++++ COLLECTED DATA

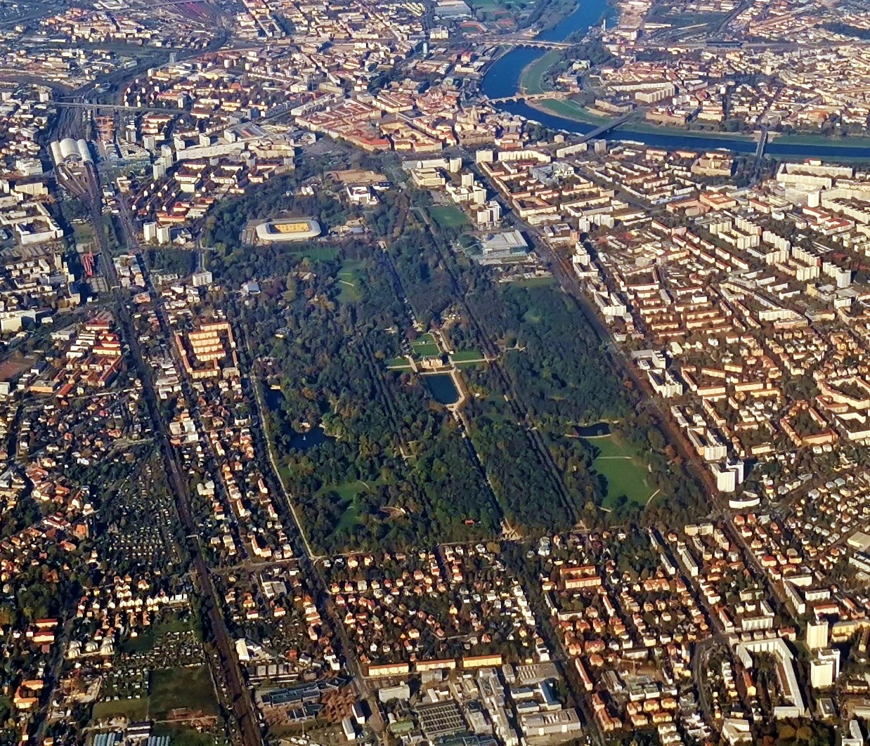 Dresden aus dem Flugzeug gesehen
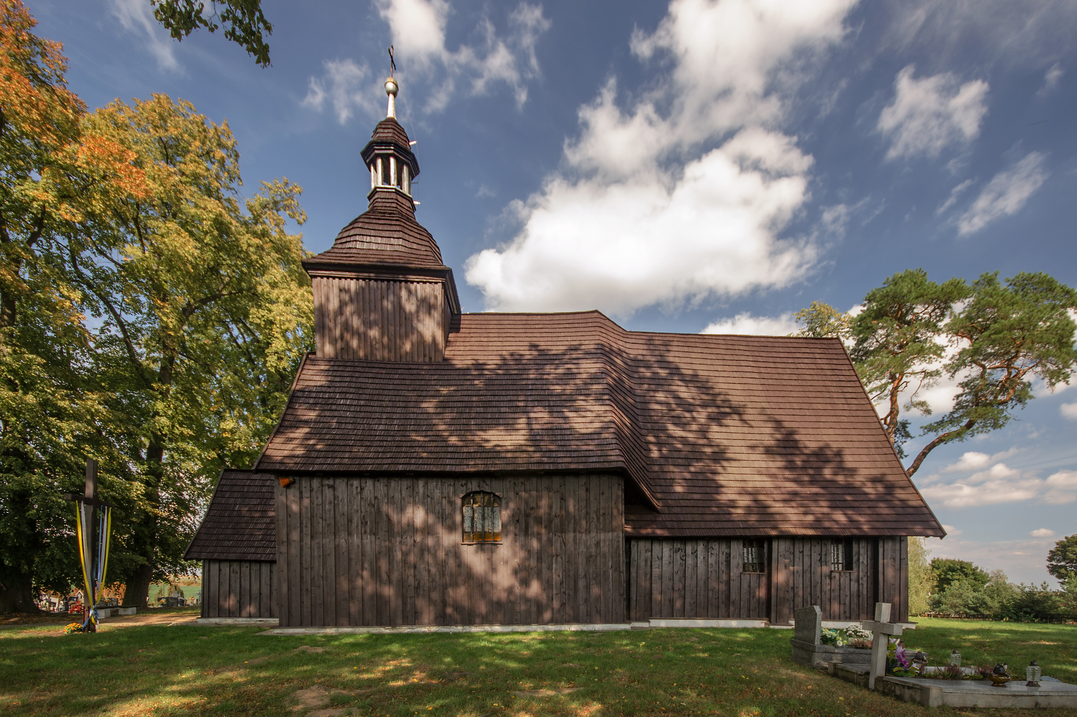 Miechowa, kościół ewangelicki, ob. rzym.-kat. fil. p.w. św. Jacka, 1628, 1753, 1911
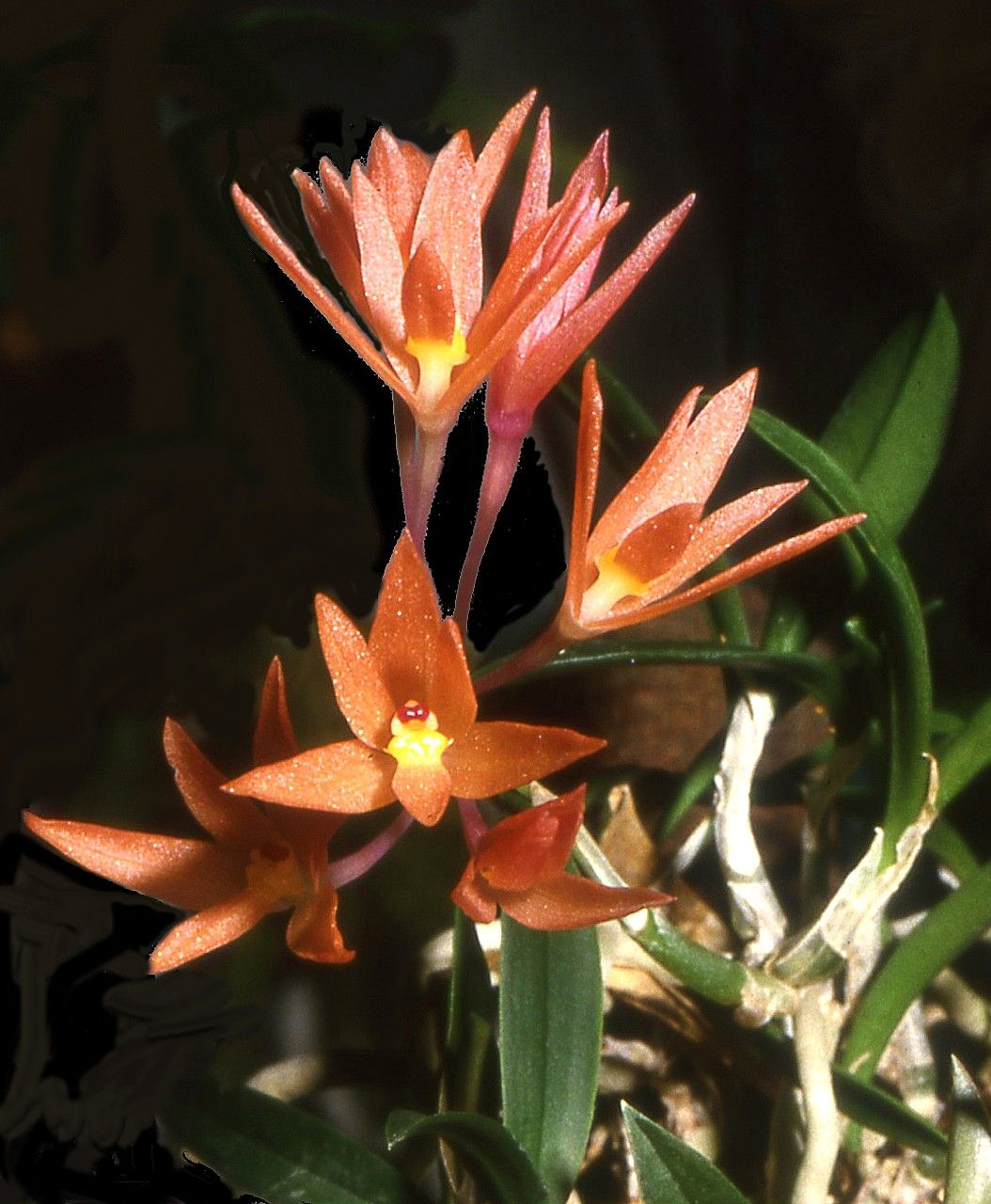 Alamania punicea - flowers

++++++++

§ WORK ITEM: The data above should be repeated exactly, minus any pictures.

§ ANSWER TO THIS PROBLEM:
 Dresden aus dem Flugzeug gesehen
 Miechowa, kościół ewangelicki, ob. rzym.-kat. fil. p.w. św. Jacka, 1628, 1753, 1911
 Alamania punicea - flowers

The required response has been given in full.